Fear I need never to leave my brain because it’s the only thing that keeps the two of us alive.

From a fear of birds

And losing my teeth.

Of insects

And that my father will die

Where nothing and everything is possible in the same time.

Where my son’s eyes glitter when he spots me.

I am from the taste of my grandfather’s stewed peas

My grandma’s sour cherry jelly

Fruit with unpronounceable names that only exist in my childhood.

Watermelon and cheese

Bland hospital food and dry vodka at weddings

From tastes that are wet and intrusive

Wood in the winter and sand in the summer.

Sweat that drips in my eyes, especially sometimes when I run

And I don’t know if I’m sweating or crying.

From a kissing game when I was lucky enough to be kissed by exactly the boy I fancied.

I am from biscuits and lemon.

Mold, mice and smoke.

Cauliflower and boiled potatoes cooked too long.

From a cookie jar and toast and coffee.

The smell of coffee all day long mixed with the rich food my grandmother would make.

Sarmale warming the entire home on Christmas eve.

Gasoline and Christmas-tree shaped air freshener.

From shoe stores that smell like journeys.

My grandfather’s B.T. cigarettes.

A musty basement and linden trees after summer showers.

Freshly cut grass.

I thought January 2003 had the smell of death until I realized it had the smell of grief.

It wasn’t the smell of burning candles and a still body.

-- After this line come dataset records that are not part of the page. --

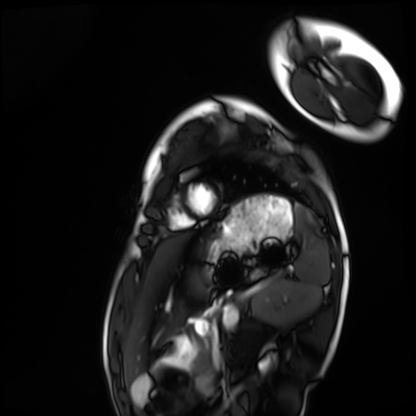
modality: cardiac MRI
cohort: healthy volunteer
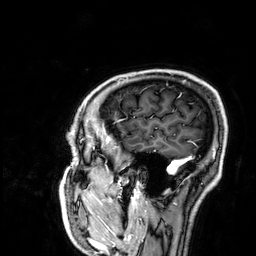
modality=3 Tesla brain MRI | series=3D T1-weighted | study=ring-enhancing brain masses.
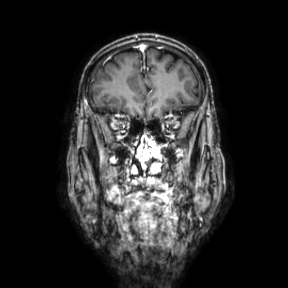
3 Tesla brain MRI. Series: coronal. Study: ring-enhancing brain masses.
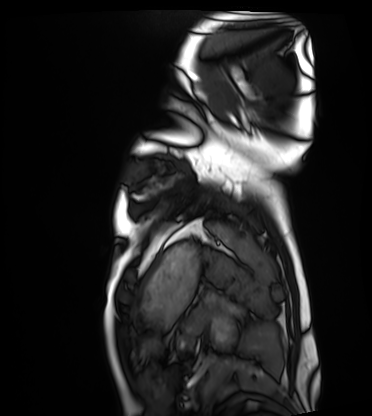
{
  "modality": "cardiac MRI",
  "cohort": "healthy volunteer"
}
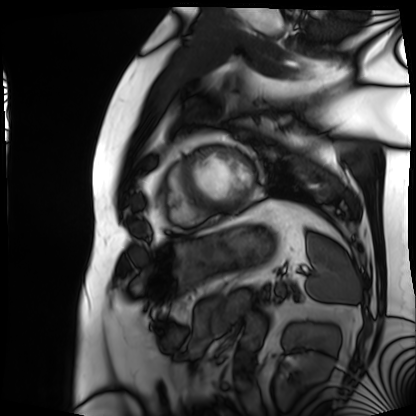
Cardiac MRI. Subject group: patient.
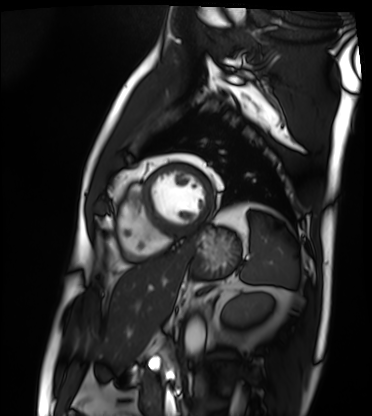
Cardiac MRI.
Subject group: patient.
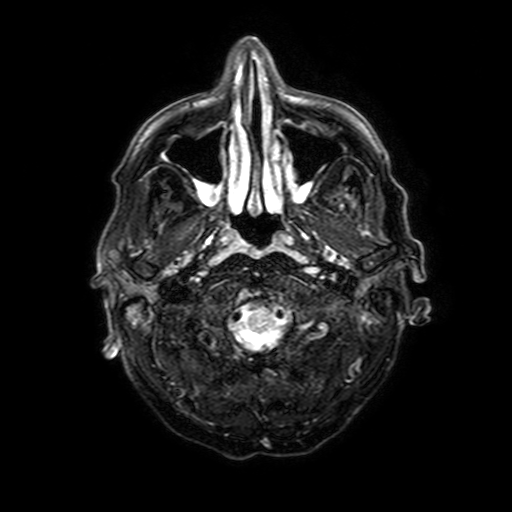
  modality:
    type: brain MRI
    field_strength: 3T
  series: FLAIR with SPAIR, 3 mm
  study_topic: ring-enhancing brain masses

It was pain.

I am from a kiss the night before and waking up with his sweet perfume in my hair.

He wasn’t my lover.

From my perfume on his skin, Lacoste White, which I went to smell in Sephora after the breakup because I missed him.

From the smell of five nights violently loving each other

But knowing his Casio watch will dictate our timelessness.

It hits me like a train on a track because he’s not here anymore, and although it’s his cologne I’m feeling, it’s on a body of a stranger passing me by on the subway.

I am from the touch of my favorite laptop keyboard.

From the button I ripped out from my father’s leather coat when he had to leave me in the hospital for an operation when I was 4.

And the three rings on my left hand which keep me calm when my OCD is crushing me.

From my mother’s slap.

From breast cancer

And a hollow shoulder

And the loneliness of not being touched

From being soaked in the nakedness of the moon.

I am from 9 years old, falling from a tree, the day I broke my hand.

From centre court tickets to the Wimbledon seminfinals,

When I fell in love

And realized I have to end a 7-year relationship.

From the surprise party my friends threw for my 17th anniversary, when I felt more loved than ever.

I am from champagne and Corn Puffs on Morii Lake in Bucharest.

From the day I lost my innocence.

From the first note written to me by a boy.

And surprising notes from my husband while he travels alone.

The day I felt my baby kicking,

The day I saw my own child take out of my cut belly.

From the day my father hit me.

And the day I learned to truly forgive.

I am from within my own heart.

I am from the day that didn’t happen yet.